Consumer prices in Hungary rose 12.2% year-on-year (chart) in September, slowing from 16.6% in the previous month from a high base and on the back of lower energy and food prices, the Central Statistics Office (KSH) said in a monthly release on October 10. The headline data came in slightly below forecasts, but analysts predicted that inflationary pressures remain strong, and the central bank needs to remain cautious in easing monetary policy.
On a monthly basis, prices edged up 0.4%, but food prices fell 0.2% and fuel and household energy prices grew more than 1%.
Core inflation, which filters out volatile food and energy prices, decelerated from 15.2% to 13.1% last month.
Hungary’s CPI fell for the eighth month in a row after peaking at 25.7% in January, but it remained the highest in the EU.
Annualised food inflation came down from 30% in June to 19.2% in August and fell further to 15% in September, according to data from KSH. The government attributed the decline to mandatory discounts that apply only to the largest multinational retailers, as well as the online price-monitoring platform from July, which also targets foreign companies.
In annual terms, consumer durables increased by 1.5% and of services grew by 13.6%.
Prices in the category of goods that include vehicle fuel rose 19.9%. Motor fuel prices, which were capped for households until early December, increased by 35.4%.
The Economic Development Ministry in a statement said that oil and gas group MOL has pledged to keep fuel prices at "competitive levels in regional comparison" at a meeting with other industry insiders late last month. Since then, one litre of 95-octane fuel fell from HUF660 (€1.7) to HUF610.
The prices of regulated products and services, which fell on the base effect of an increase in household gas and electricity prices, contributed 2.6pp to the 4.2pp drop in the headline CPI from August to September, while processed food prices accounted for 0.7pp of the decline, the Hungarian Central Bank (MNB) said in a monthly analysis following the release of the KSH data.
Inflation is slowing on the effects of tight monetary policy, government measures to spur competition, subdued demand and a "significantly lower" external cost environment, it added.
According to forecasts by the government and the MNB, inflation is set to reach single digits by November.
Revised data from the central bank show that inflation will average 16.5-18.5% in 2023 compared to its June forecast of 17.6-18.1%. The MNB also revised its 2024 forecast from 3.5-5.5% to 4.0-6.0% last month, and it left the 2024 target unchanged at 2.5-3.5%.
The fresh inflation data was in line with analysts' expectations and that of the central bank.
The MNB will hold its next rate-setting session on October 24 and the question is whether policymakers will continue with 100bp rate cuts as in the previous five months or slow down the pace of monetary easing as signalled by MNB deputy Barnabas Virag at the last session when the base rate converged with the overnight deposit rate and the one-day quick deposits were phased out of the monetary policy toolkit.
At the press conference after the meeting, Virag said the MNB does not operate in an "autopilot mode" and decisions will be made assessing risks and incoming macroeconomic data with a "step-by-step, cautious approach".
In recent weeks, calls from government officials on central bank policymakers to speed up rate cuts intensified, albeit they stressed the importance of MNB’s independence in setting monetary policy.
The government clearly favours growth over inflation as they claim that bringing down high borrowing costs, which restrain retail and corporate credit markets, is essential to boosting lending and economic growth.
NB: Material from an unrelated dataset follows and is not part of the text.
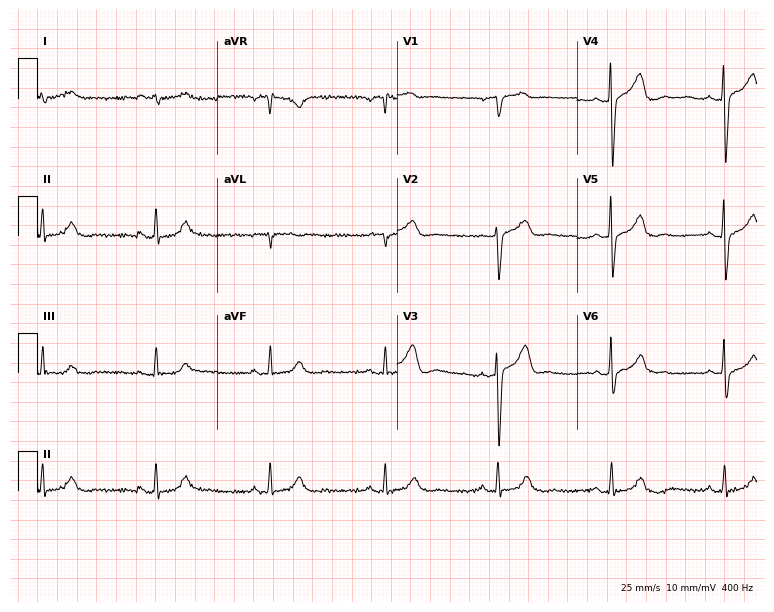
12-lead ECG from a 72-year-old man (7.3-second recording at 400 Hz). Recorded interpretation: within normal limits.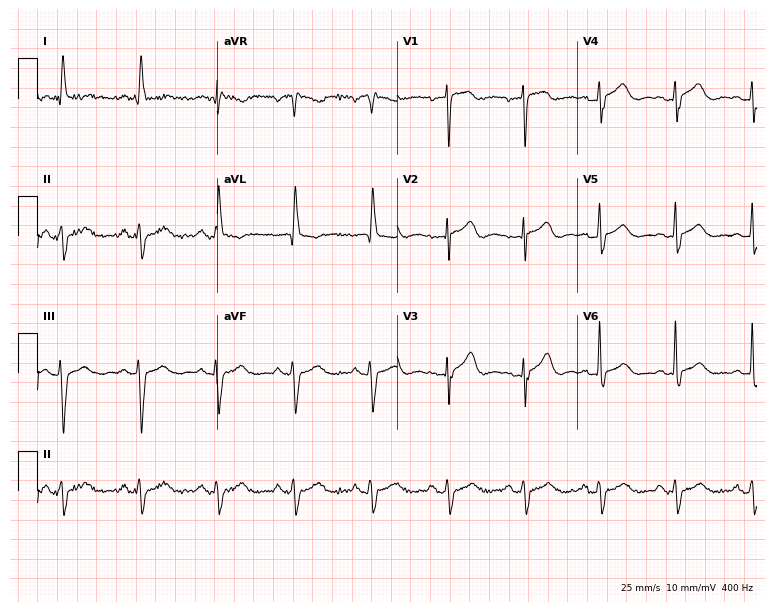
ECG (7.3-second recording at 400 Hz) — a female, 69 years old. Screened for six findings — first-degree AV block, right bundle branch block, left bundle branch block, sinus bradycardia, atrial fibrillation, sinus tachycardia — none is recorded.

By offering real interest to investors, the MNB is slowing down growth, Economic Development Minister Marton Nagy said earlier.
On Tuesday, after the release of the KSH data, Nagy tried to soothe tensions between the government and the central bank over who is to blame for the EU’s highest inflation rate.
He named a number of factors outside the scope of the central bank, such as the energy crisis, economic shock due to the war and the devaluation of the forint that led to inflation spiralling out of control, but he also mentioned the high profit of companies in the wake of the energy crisis.
President of the competition watchdog GVH said that financial data between Q4 2023 and Q1 2023 showed that profits surged in a number of sectors, including energy, banking, logistics, defence and the pharmaceutical sector.
Viktor Orban has also blamed multinational retailers of racketeering, while companies in the sector say they were forced to pass on higher input prices to consumers, let alone the windfall taxes and other government measures.
MNB governor Gyorgy Matolcsy on a number of occasions criticised the cabinet’s procyclical fiscal policy that offset the impact of MNB’s monetary tightening and said that the price caps have pushed up inflation by 3-4pp.
Prime Minister Viktor weighed in favour of his ministers when he said that the MNB was unable to cope with inflation, so the government had to take over some of its tasks, referring to the mandatory discounts and the online price monitoring platform.